A book whose title is already revealing . Journalist Sarah Jaffe unpacks the good work of the powers that be, from their well-known misdeeds to the most hidden subtleties, to give an account of the extent to which we live today divided, i.e. commodified and capitalised.
Jaffe spares no references, examples, and witnesses (recalling, at times, Carlos Taibo) to realise the deformities to which we are subjected under the yoke of neoliberalism, which dehumanises us, denaturalises us, and recreates a Matrix that should not envy anything to the most sinister literary dystopias. However, the last chapter of the book, entitled Conclusion, stands out among its pages. What is love?
A reflective synthesis of what has been exposed throughout the immediately preceding pages, fragments of which I share below :
“The neoliberal work ethic has turned our hearts into agendas. The rhetoric of the factory, as cultural critic Laura Kipnis pointed out in her controversial book Against Love (A Diatribe) , has become “the language of love by default”. It has become “the language of love by default”. Love, particularly for the working class, is a complicated business.”
Romantic relationships are not the only ones that have suffered under neoliberalism. Friendship is also a victim of how our working lives are organised.

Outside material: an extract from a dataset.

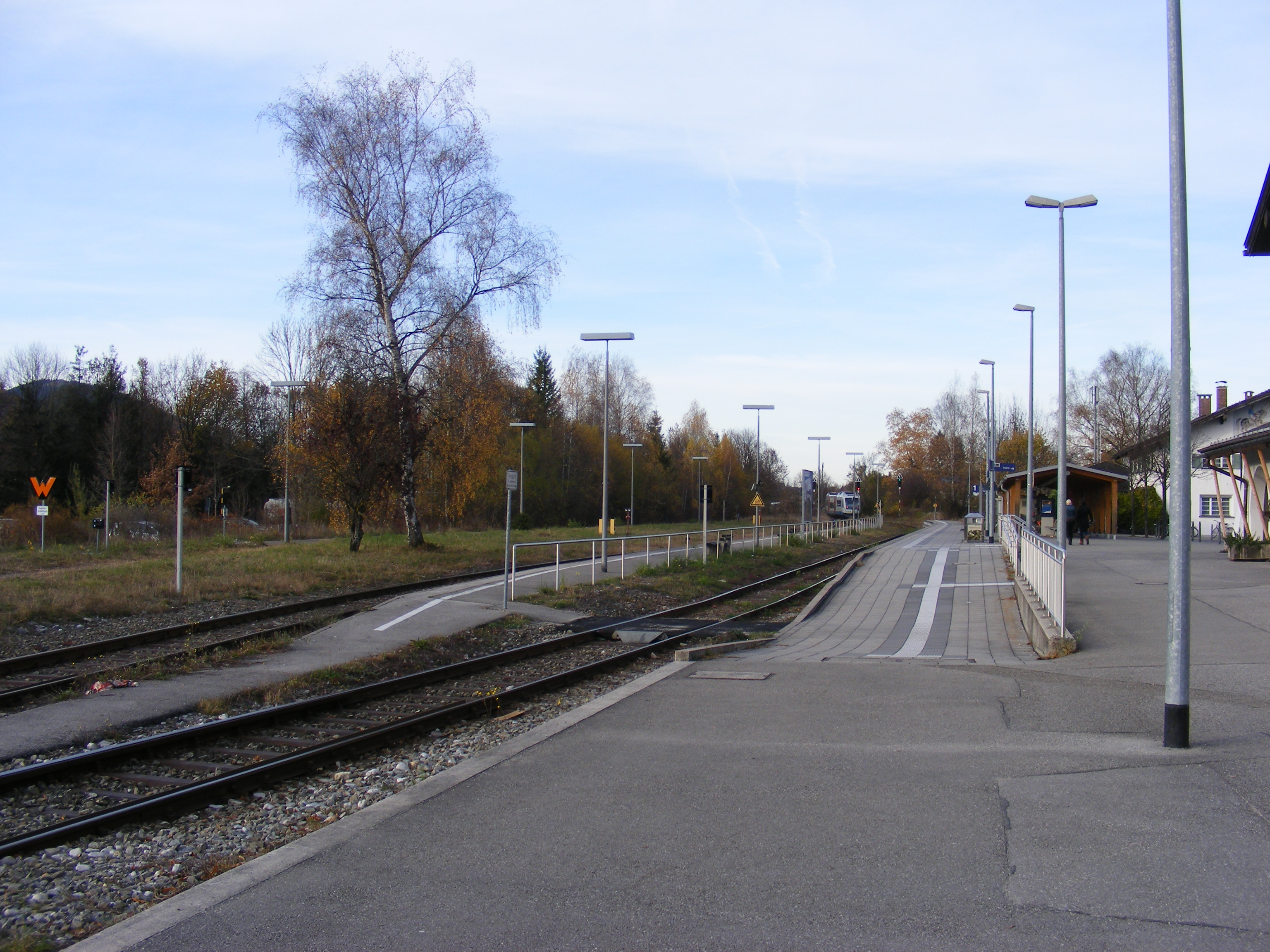 Bahnhof Lenggries der DB Netz AG mit Blick nach Norden, derzeit nur von der Bayerischen Oberlandbahn genutzt.

A 2014 study found that one in ten people in the UK claimed not to have any close friends; in a 2019 US survey, one in five millennials claimed not to have a single friend. These studies reflect “an upward trend towards long-term loneliness”. The period of prolonged confinement during the coronavirus pandemic has only exacerbated feelings of loneliness that many people were already experiencing. We may have Facebook friends, but do we have real friends? We have tried to blame our collective loneliness on the internet.
Since the beginning of industrial capitalism, many entrepreneurs have wanted to extend their control into the home itself. Antonio Gramsci pointed out that “the new type of man demanded by the rationalisation of production and labour cannot be developed unless the sexual instinct is properly regulated and rationalised“. He claimed that industrial entrepreneurs were constantly striving to regulate the animality of humans, to bring under tighter control everything that has made us more than robots, including introducing some discipline into one’s sentimental relationships outside of work. Henry Ford famously sent investigators to the homes of his employees to make sure they were honest, upright, and monogamous and therefore deserving of a higher salary.
“And love, as sociologist Andrew Cherlin has documented, has undergone a transformation from conjugal monogamy to something more open, flexible, and often, of course, not at all heterosexual. However, the way we discuss partners or ‘companions’ even the term companion or partner in that it is more neutral as far as neutral is concerned as far as neutral is concerned as far as more neutral is concerned and is still a reflection of the origin of the family as a complementary institution to work.”
“Our creativity, like our love, is not truly free.”
Creation, play, love: human desires, all of them, perhaps even human needs, that have been contained, commodified and put up for sale. As long as we are forced to work for a living, it is only logical that we demand better working conditions. But, in addition to these demands, we must always demand our time: what would we be able to create without the constraints of having to earn a living? As Marx wrote a long time ago (though not so long ago): “The realm of freedom only begins where labour imposed by necessity and by the coercion of external ends ends ends“.
“To begin to create our own little footprint outside our nuclear families, our gangs, to whom we entrust our most terrifying secrets, and transform their fears into clamorous chants that shame the adults who have created this broken society. Student strikes know that a different world is possible because they are already creating it. They make it real every time they reappropriate their time, every time they refuse to do the work that is expected because the world they were supposed to grow up in has failed them miserably.”
“Now that I have finished this book, I feel like I want to make a bet with myself. I wish to try to love things besides my work, even though I have my eye on the date, on the published book in my hands. I dream of someone reading these words and feeling recognised. Furthermore, I dream of breaking through the walls that our professional careers have erected”.
“The strike, in itself, is a way of reclaiming time at work.”